# [About this task]
Output, word for word and without pictures, the lines from the one containing "Porsche 956-104 (1984 1000km Nürburgring)" through the final line of the listing below.

# [Input data]
········

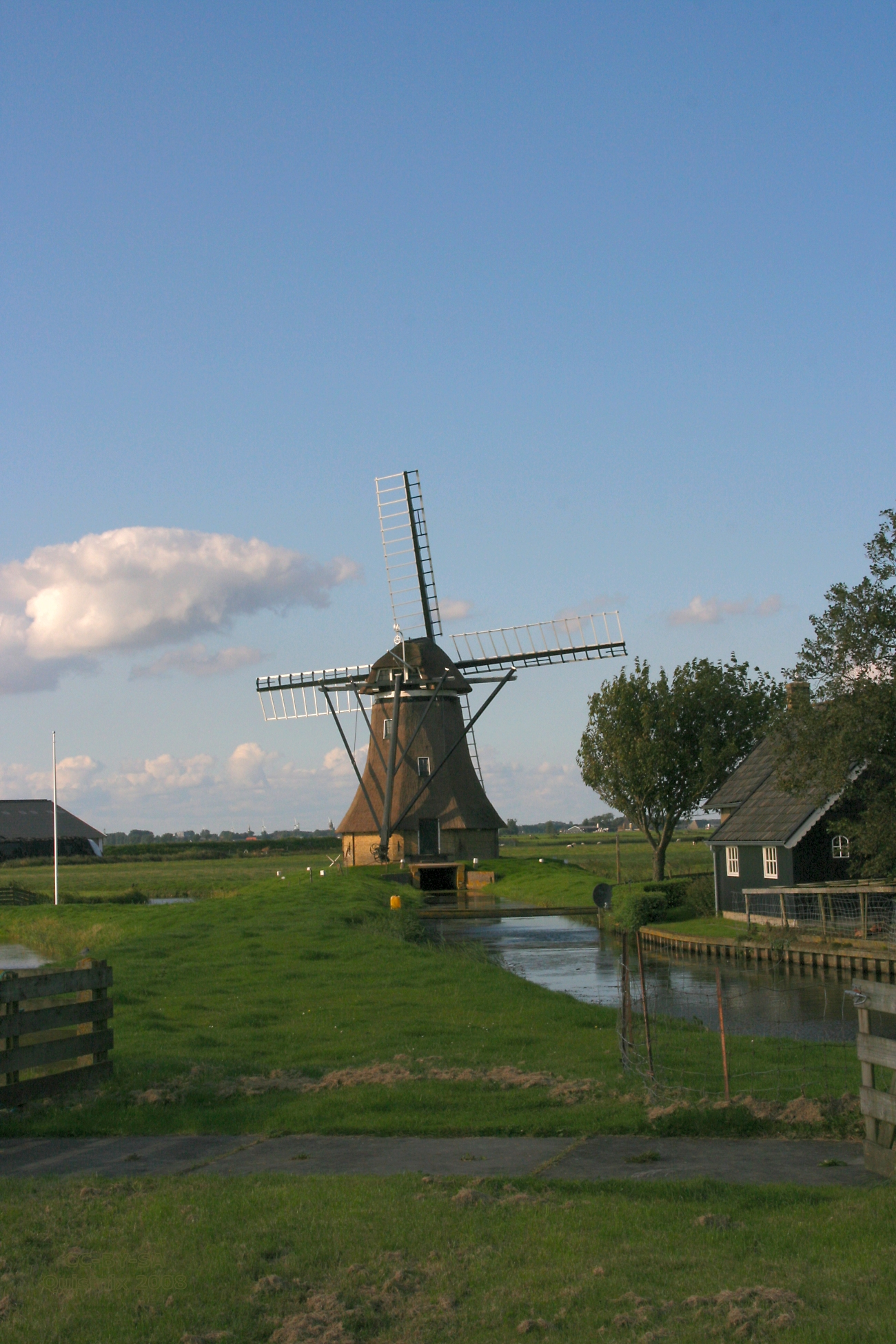 Huns: De Huinsermolen
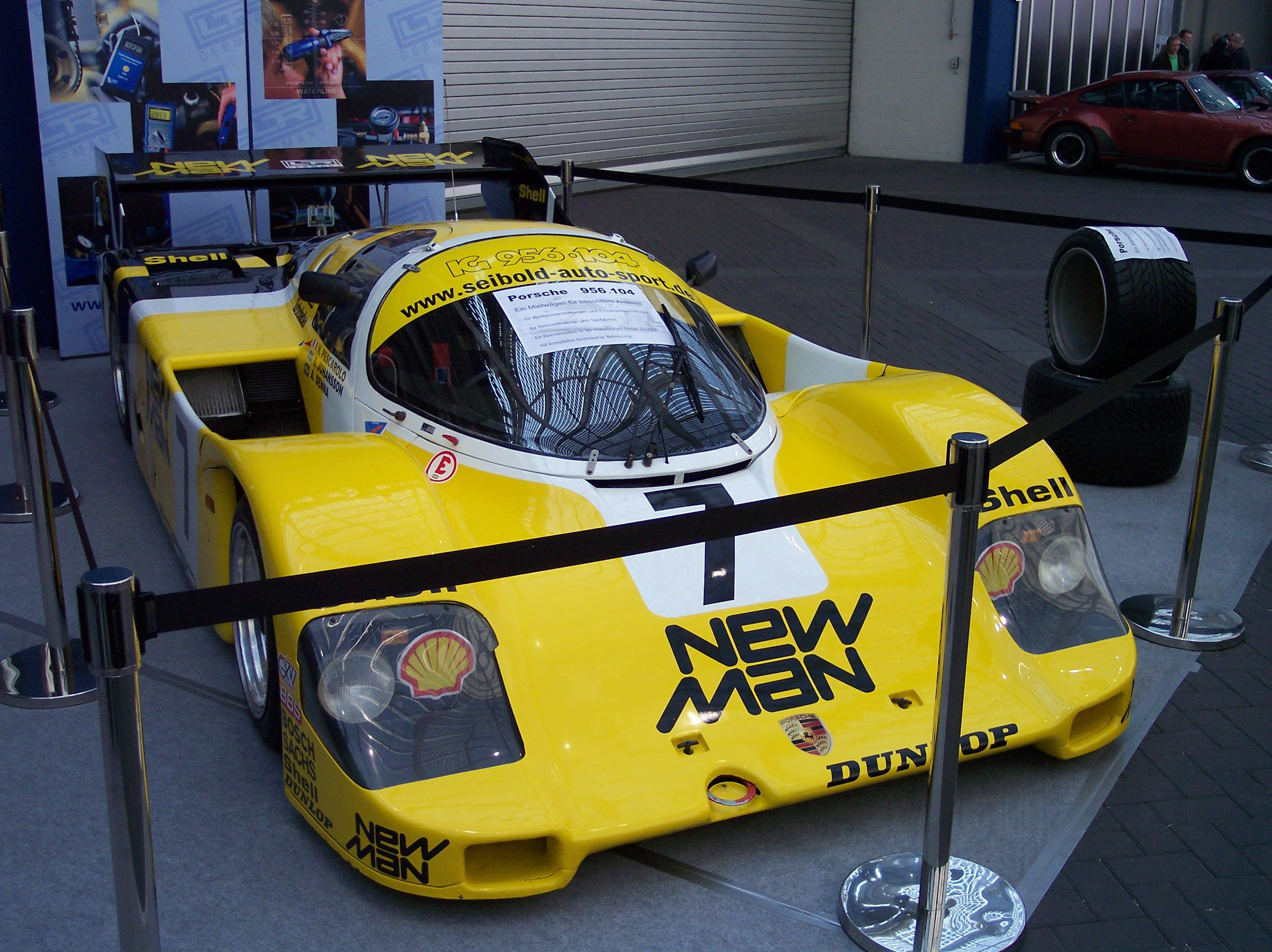 Porsche 956-104 (1984 1000km Nürburgring)
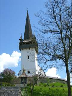 Körösfő református temploma

········

# [Completed exercise]
 Porsche 956-104 (1984 1000km Nürburgring)
 Körösfő református temploma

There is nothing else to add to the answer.